◆ **Work order**
If pictures appear among the lines below, leave them out while you return exactly the lines from the one with "Домовая церковь Рождества" through the one with "wieś Czarna, cerkiew".

::: Data

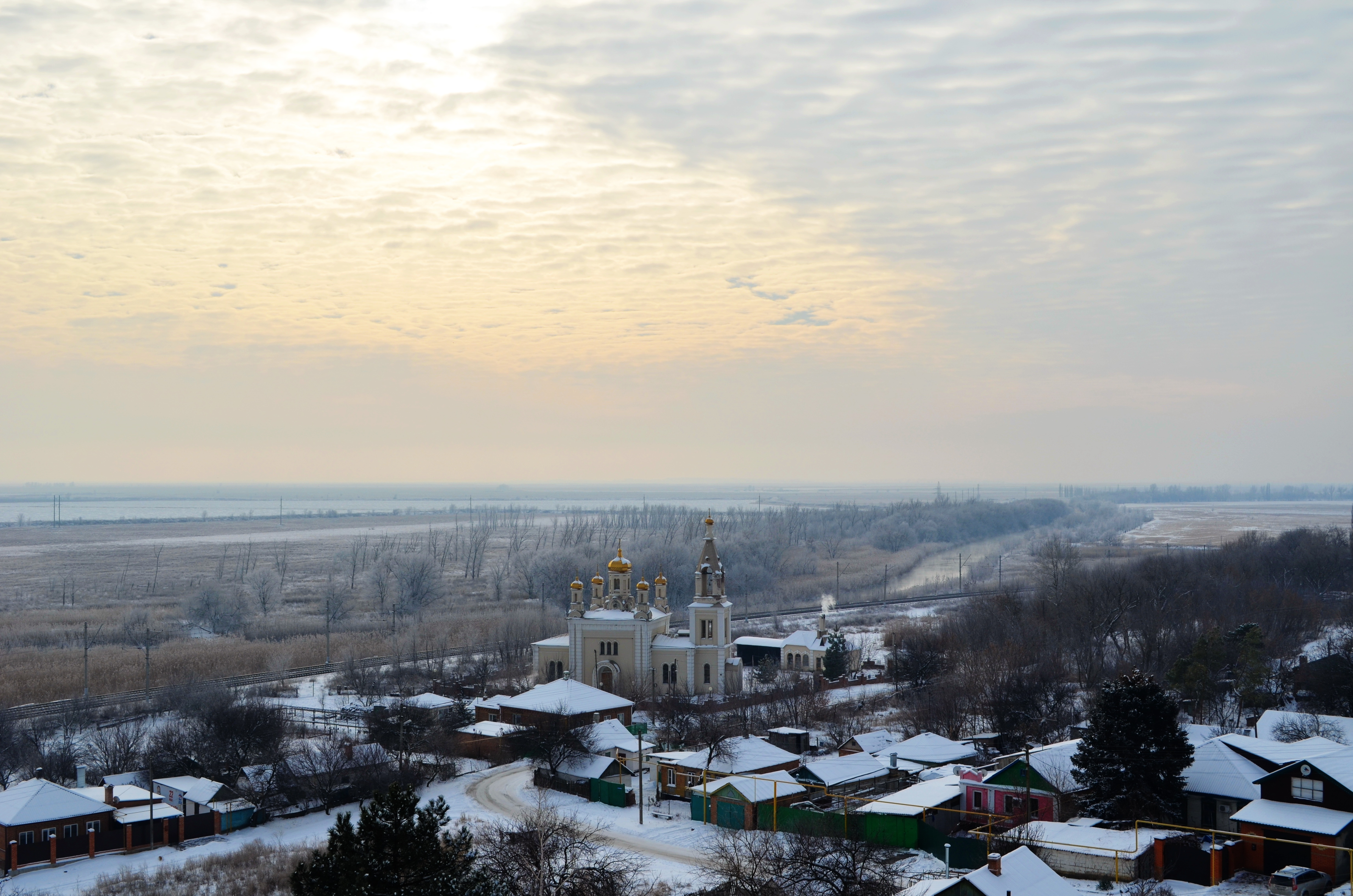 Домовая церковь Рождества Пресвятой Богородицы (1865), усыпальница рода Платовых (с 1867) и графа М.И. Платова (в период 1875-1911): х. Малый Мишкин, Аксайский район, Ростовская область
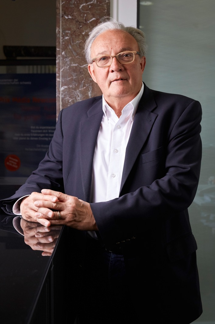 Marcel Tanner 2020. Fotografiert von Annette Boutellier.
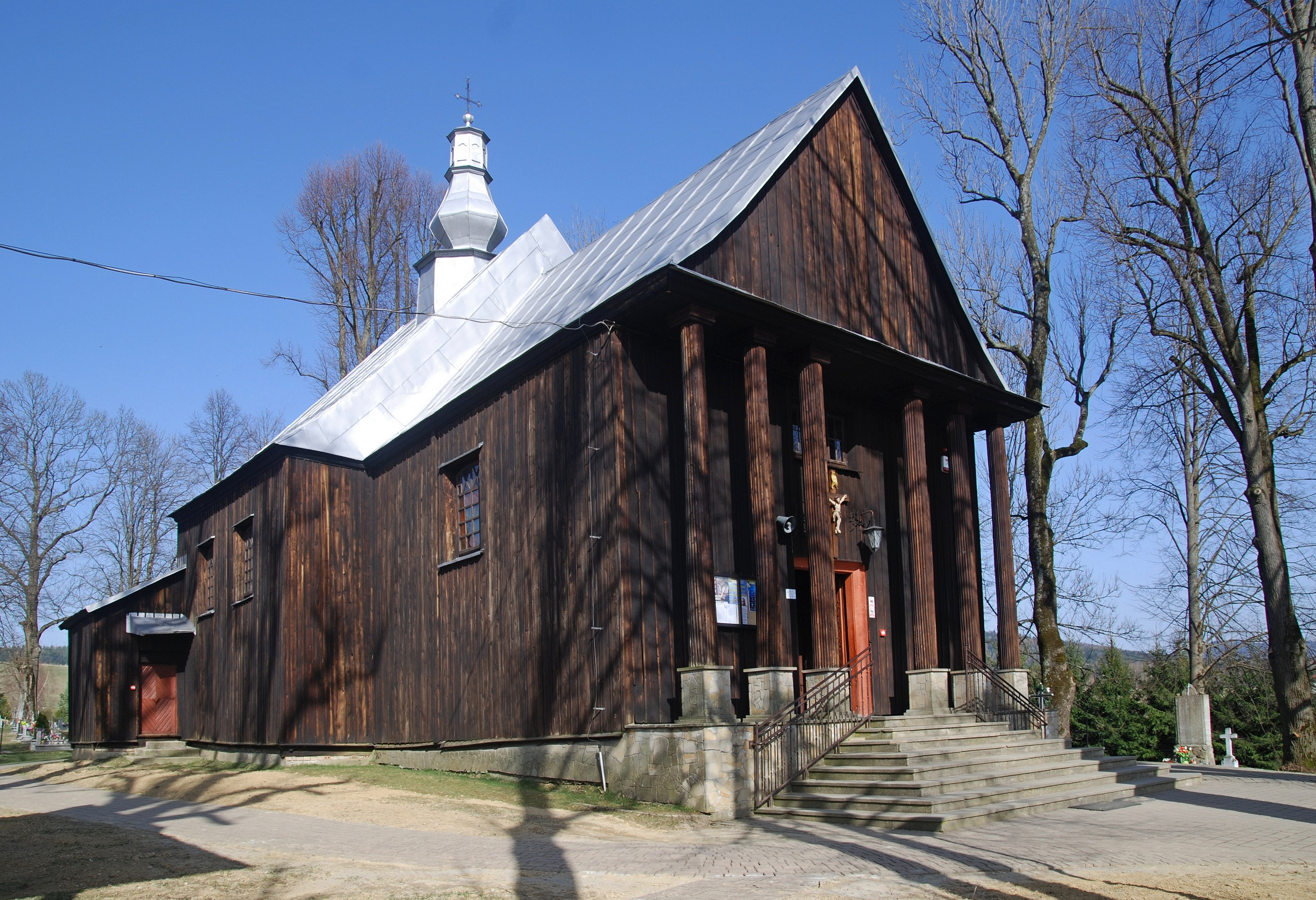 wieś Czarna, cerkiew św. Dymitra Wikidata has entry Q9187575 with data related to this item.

::::::
::: Data

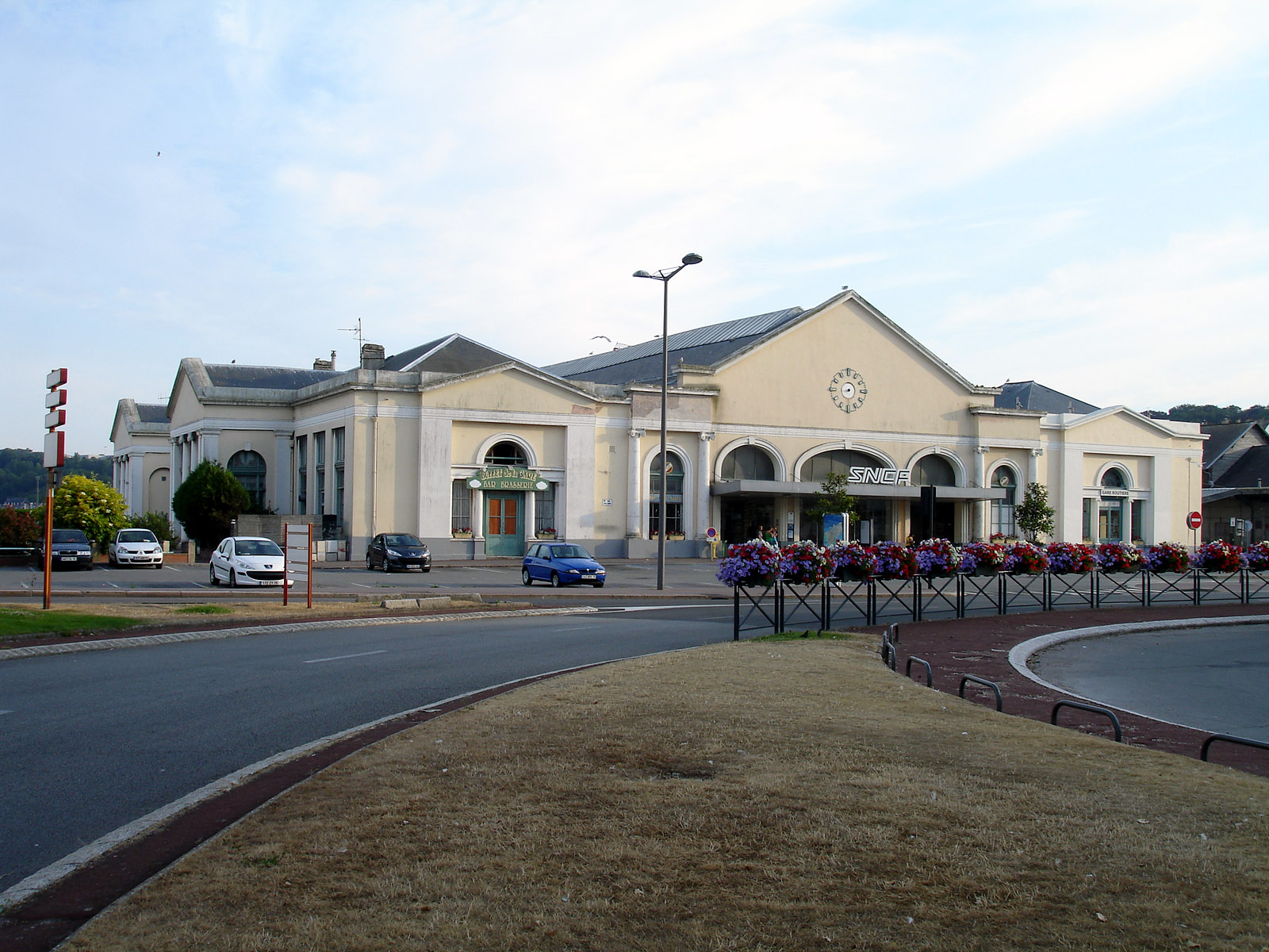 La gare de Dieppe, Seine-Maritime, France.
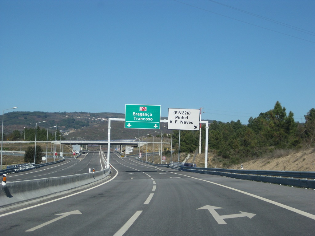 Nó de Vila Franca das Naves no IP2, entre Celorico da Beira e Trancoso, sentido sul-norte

::::::

◆ **Completed exercise**
 Домовая церковь Рождества Пресвятой Богородицы (1865), усыпальница рода Платовых (с 1867) и графа М.И. Платова (в период 1875-1911): х. Малый Мишкин, Аксайский район, Ростовская область
 Marcel Tanner 2020. Fotografiert von Annette Boutellier.
 wieś Czarna, cerkiew św. Dymitra Wikidata has entry Q9187575 with data related to this item.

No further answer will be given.